Leveraged tokens' performance will be 3x the underlying performance if you're measuring since the last rebalance time. In general leveraged tokens rebalance every day at 00:02:00 UTC. This means that the trailing 24h moves might not be exactly 3x the underlying performance, rather the moves since midnight UTC will be.
In addition, leveraged tokens that are over leveraged rebalance whenever their leverage reaches 33% higher than its target. This happens, roughly, when the underlying asset moves roughly 11.15% for BULL tokens, 6.7% for BEAR tokens, and 30% for HEDGE tokens. So in fact the leverage token performance will be 3x the underlying asset since the asset last moved 6-12% that day if there was a large move and the token lost to it, and since midnight UTC if there wasn't.
If the movement of the underlying asset on days 1, 2, and 3 is M1, M2, and M3, then the formula for the price increase of the 3x leveraged token is:
New Price = Old Price * (1 + 3*M1) * (1 + 3*M2) * (1 + 3*M3)
Price movement in % = New Price / Old Price - 1 = (1 + 3*M1) * (1 + 3*M2) * (1 + 3*M3) - 1
When Do Leveraged Tokens Do Well?
Obviously the BULL tokens do well when prices go up, and the BEAR tokens do well when prices go down. But how do they compare to normal margin positions? When does BULL do better than a +3x leveraged position, and when does it do worse?
Leveraged tokens reinvest their profits. That means that, if they have positive PnL, they'll increase their position size. So, comparing ETHBULL to a +3x ETH position: if ETH goes up one day and then up again the next, ETHBULL will do better than +3x ETH, because it reinvested the profits from the first day back into ETH. However, if ETH goes up and then falls back down, ETHBULL will do worse, because it increased its exposure.
Leveraged tokens reduce their risk if they have negative PnL to avoid liquidations. So, if they have negative PnL, they'll reduce their position size. Comparing ETHBULL to a +3x ETH position again: if ETH goes down one day and then down again the next, ETHBULL will do better than +3x ETH: after the first loss ETHBULL sold off some of its ETH to return to 3x leverage, while the +3x position effective became even more leveraged. However, if ETH goes down and then back up, ETHBULL will do worse: it reduced some of its ETH exposure after the first loss, and so took less advantage of the recovery.

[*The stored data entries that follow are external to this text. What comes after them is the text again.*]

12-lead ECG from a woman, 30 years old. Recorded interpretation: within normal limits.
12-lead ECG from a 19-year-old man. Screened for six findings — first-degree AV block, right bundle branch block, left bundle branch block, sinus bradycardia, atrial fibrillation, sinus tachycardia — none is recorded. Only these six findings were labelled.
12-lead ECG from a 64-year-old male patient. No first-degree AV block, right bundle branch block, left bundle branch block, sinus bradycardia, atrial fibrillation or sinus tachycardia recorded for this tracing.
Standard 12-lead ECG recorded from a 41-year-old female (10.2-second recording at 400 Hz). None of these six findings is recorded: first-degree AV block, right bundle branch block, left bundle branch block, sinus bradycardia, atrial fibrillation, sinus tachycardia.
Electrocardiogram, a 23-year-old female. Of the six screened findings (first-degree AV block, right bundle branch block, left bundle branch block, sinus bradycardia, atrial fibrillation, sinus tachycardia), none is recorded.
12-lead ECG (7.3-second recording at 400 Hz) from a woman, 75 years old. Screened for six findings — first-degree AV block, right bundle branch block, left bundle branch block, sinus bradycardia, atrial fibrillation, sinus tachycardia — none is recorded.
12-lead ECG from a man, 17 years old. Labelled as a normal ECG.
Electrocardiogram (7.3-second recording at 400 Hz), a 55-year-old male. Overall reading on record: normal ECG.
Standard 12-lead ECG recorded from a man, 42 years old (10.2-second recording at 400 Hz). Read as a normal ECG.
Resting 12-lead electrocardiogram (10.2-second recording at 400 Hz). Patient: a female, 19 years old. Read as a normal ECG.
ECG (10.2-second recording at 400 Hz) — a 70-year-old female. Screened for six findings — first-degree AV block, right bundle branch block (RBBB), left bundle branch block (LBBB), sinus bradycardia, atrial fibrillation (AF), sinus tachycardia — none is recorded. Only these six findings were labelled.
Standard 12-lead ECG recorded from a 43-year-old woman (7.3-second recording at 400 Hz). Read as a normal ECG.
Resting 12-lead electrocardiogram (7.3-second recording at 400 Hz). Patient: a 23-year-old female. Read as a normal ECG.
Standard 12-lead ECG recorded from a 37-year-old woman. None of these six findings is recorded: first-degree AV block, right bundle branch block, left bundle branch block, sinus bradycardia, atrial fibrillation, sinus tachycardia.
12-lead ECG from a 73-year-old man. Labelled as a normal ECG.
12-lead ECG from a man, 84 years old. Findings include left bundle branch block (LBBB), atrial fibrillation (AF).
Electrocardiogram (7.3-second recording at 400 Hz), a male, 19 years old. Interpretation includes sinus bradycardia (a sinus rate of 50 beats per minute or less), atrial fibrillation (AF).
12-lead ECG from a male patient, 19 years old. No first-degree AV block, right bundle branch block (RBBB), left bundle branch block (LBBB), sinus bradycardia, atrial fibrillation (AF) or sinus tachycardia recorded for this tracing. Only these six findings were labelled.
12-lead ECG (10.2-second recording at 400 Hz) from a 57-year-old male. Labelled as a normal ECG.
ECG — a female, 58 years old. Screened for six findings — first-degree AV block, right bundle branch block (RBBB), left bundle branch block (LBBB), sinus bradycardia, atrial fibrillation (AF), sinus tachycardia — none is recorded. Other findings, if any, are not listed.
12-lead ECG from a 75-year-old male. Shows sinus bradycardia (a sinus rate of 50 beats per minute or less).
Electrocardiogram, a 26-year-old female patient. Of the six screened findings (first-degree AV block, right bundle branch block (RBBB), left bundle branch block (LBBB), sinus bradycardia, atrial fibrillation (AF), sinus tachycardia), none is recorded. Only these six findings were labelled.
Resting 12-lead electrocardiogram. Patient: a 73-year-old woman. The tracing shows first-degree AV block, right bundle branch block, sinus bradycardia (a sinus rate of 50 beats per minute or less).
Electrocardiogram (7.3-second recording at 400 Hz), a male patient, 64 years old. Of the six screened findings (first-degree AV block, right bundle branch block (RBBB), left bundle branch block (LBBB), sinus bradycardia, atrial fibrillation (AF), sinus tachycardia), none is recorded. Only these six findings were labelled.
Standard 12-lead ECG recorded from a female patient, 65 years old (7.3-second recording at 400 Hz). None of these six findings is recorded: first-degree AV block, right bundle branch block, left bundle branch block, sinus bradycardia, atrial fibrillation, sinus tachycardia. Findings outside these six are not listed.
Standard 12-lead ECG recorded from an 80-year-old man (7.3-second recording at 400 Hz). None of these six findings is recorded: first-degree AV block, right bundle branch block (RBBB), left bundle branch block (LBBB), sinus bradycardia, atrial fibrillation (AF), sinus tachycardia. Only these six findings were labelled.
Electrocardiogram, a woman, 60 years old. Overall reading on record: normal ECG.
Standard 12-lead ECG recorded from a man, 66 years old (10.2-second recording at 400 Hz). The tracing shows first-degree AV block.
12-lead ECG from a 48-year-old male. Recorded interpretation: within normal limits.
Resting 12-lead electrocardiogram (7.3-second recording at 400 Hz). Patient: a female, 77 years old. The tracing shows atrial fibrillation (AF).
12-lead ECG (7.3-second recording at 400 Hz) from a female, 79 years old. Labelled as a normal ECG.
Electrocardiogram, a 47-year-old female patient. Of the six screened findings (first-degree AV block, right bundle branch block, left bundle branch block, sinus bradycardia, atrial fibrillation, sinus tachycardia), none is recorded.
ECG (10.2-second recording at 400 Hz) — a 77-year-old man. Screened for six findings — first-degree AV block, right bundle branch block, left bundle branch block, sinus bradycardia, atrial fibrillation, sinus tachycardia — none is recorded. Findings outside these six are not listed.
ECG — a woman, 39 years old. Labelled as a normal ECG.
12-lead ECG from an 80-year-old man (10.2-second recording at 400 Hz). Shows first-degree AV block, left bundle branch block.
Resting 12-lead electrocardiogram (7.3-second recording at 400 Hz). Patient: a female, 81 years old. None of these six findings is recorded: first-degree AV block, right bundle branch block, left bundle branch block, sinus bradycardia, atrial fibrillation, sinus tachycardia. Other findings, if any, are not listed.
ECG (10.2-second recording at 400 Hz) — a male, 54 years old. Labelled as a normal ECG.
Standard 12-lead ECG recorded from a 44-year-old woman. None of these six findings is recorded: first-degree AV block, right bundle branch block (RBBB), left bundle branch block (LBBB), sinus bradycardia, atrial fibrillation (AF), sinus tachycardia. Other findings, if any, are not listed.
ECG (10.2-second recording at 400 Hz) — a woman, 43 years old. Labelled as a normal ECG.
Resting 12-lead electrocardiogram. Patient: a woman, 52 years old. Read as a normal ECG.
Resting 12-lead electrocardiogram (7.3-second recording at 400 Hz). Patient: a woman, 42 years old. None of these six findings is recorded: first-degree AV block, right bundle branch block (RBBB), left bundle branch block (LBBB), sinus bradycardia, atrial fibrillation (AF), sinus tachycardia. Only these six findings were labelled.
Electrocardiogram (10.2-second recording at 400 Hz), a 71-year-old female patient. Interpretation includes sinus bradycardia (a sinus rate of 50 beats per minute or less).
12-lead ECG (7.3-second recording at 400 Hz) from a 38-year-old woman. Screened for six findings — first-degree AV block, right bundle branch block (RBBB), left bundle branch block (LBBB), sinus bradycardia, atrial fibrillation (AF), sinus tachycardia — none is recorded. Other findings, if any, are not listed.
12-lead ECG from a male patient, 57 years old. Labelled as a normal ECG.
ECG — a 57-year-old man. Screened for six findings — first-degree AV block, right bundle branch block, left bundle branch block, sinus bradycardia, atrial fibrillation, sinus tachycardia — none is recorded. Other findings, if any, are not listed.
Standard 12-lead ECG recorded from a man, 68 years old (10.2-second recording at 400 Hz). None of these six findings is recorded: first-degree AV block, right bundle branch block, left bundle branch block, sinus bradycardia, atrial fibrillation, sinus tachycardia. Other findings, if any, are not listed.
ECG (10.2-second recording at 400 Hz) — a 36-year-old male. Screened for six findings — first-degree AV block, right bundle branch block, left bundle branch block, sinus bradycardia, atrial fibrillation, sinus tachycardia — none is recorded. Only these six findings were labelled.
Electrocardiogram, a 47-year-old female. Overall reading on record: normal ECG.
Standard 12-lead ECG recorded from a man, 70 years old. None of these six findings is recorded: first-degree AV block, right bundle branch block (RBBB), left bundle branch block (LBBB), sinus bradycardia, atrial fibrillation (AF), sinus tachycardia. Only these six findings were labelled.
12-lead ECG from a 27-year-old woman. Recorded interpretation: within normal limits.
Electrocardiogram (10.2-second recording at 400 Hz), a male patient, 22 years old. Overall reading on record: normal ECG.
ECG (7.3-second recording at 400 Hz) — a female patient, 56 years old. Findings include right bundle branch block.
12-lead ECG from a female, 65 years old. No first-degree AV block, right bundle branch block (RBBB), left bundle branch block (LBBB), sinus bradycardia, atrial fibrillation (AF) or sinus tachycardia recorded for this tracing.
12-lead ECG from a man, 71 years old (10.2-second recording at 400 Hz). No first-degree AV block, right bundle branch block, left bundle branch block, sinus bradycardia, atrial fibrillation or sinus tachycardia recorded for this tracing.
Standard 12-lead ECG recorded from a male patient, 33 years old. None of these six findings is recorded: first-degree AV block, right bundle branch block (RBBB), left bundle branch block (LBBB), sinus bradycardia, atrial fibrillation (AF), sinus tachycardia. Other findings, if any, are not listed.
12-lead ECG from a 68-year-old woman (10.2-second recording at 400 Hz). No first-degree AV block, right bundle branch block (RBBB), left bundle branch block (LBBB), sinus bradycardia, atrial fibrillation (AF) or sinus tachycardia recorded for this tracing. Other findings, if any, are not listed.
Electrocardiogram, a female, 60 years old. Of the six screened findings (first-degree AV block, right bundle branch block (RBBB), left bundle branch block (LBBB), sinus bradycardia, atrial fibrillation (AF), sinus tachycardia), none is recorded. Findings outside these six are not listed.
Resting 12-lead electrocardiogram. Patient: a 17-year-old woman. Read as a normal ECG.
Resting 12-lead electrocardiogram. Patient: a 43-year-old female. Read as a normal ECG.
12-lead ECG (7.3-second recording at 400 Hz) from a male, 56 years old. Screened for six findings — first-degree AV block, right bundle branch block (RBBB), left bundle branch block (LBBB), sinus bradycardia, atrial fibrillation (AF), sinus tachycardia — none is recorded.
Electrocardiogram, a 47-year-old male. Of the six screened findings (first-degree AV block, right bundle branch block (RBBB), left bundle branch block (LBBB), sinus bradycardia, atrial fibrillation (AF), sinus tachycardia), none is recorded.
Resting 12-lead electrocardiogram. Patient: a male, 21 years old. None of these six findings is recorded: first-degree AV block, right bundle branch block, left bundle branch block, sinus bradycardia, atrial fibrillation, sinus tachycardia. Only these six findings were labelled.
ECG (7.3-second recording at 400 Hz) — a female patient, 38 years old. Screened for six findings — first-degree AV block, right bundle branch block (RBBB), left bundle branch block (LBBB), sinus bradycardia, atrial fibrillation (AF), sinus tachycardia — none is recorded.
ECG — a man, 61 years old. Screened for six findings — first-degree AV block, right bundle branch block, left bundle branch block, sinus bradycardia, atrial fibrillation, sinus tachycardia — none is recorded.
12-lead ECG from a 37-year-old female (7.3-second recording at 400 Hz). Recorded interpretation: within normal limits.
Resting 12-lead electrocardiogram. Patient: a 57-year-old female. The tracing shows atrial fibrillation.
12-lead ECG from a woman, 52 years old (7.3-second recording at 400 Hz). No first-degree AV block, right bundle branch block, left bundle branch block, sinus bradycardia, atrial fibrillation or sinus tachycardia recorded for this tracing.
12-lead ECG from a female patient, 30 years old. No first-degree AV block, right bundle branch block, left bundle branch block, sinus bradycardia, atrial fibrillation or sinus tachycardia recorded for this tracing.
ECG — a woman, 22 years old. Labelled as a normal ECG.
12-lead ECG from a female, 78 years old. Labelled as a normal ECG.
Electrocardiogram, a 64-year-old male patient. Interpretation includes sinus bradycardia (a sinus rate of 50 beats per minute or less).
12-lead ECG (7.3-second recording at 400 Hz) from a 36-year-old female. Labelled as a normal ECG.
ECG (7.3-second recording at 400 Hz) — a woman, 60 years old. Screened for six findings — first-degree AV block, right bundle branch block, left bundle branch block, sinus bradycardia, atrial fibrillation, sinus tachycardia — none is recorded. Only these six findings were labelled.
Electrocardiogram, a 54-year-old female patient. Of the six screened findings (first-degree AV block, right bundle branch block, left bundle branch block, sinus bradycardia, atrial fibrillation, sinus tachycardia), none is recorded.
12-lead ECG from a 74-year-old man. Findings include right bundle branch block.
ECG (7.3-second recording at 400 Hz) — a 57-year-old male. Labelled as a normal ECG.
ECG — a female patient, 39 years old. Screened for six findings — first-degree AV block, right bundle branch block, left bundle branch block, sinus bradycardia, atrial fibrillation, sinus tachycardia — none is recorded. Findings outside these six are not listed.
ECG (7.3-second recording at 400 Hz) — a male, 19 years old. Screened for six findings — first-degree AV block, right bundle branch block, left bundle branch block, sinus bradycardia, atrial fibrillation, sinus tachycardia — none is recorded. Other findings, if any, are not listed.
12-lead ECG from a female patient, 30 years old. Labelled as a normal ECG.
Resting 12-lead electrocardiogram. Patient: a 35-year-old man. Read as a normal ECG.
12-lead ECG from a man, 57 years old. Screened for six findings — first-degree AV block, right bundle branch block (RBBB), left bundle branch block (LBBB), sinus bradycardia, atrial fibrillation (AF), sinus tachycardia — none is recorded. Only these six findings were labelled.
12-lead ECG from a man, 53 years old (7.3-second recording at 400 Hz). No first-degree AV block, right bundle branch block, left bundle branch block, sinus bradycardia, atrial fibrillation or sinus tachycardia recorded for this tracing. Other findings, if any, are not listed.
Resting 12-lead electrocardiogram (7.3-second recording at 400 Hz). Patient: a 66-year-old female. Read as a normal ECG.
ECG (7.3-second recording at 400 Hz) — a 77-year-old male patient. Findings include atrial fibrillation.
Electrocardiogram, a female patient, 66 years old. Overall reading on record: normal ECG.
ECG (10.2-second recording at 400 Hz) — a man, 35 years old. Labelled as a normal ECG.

As an example, comparing ETHBULL to 3x long ETH:
|ETH daily prices||ETH||3x ETH||ETHBULL|
|200, 210, 220||10%||30%||31.4%|
|200, 210, 200||0%||0%||-1.4%|
|200, 190, 180||-10%||-30%||-28.4%|
In the above cases, leveraged tokens do well--or at least better than a margin position that starts out the same size--when markets have momentum. However they do worse than a margin position when markets mean-revert.
A common misconception is that leveraged tokens have exposure to volatility, or gamma. Leveraged tokens do well if markets move up a lot and then up a lot more, and poorly if markets move up a lot and then back down a lot, both of which are high volatility. The real exposure that they have is primarily to price direction, and secondarily to momentum.
What do Leveraged Tokens hold?
Leveraged Tokens hold perpetual futures. That means that they will get their exposure to the underlying assets through the perpetual futures. That also means that they will be subject to the price movements, premiums, funding rates, etc. of the perpetual futures.
1. The content above does not constitute any investment advice. Please be cautious of the risks.
2. While your account's holding of a leveraged token cannot be liquidated, the leveraged token itself theoretically could be. Leveraged tokens greatly reduce the risk of liquidation but cannot make it fully impossible; if markets instantaneously gap down 50%, there is nothing that can stop the +3x leveraged position held by the leveraged token from getting liquidated. In addition, while leveraged tokens attempt to avoid getting liquidated, this does not prevent them from being able to suffer heavy losses.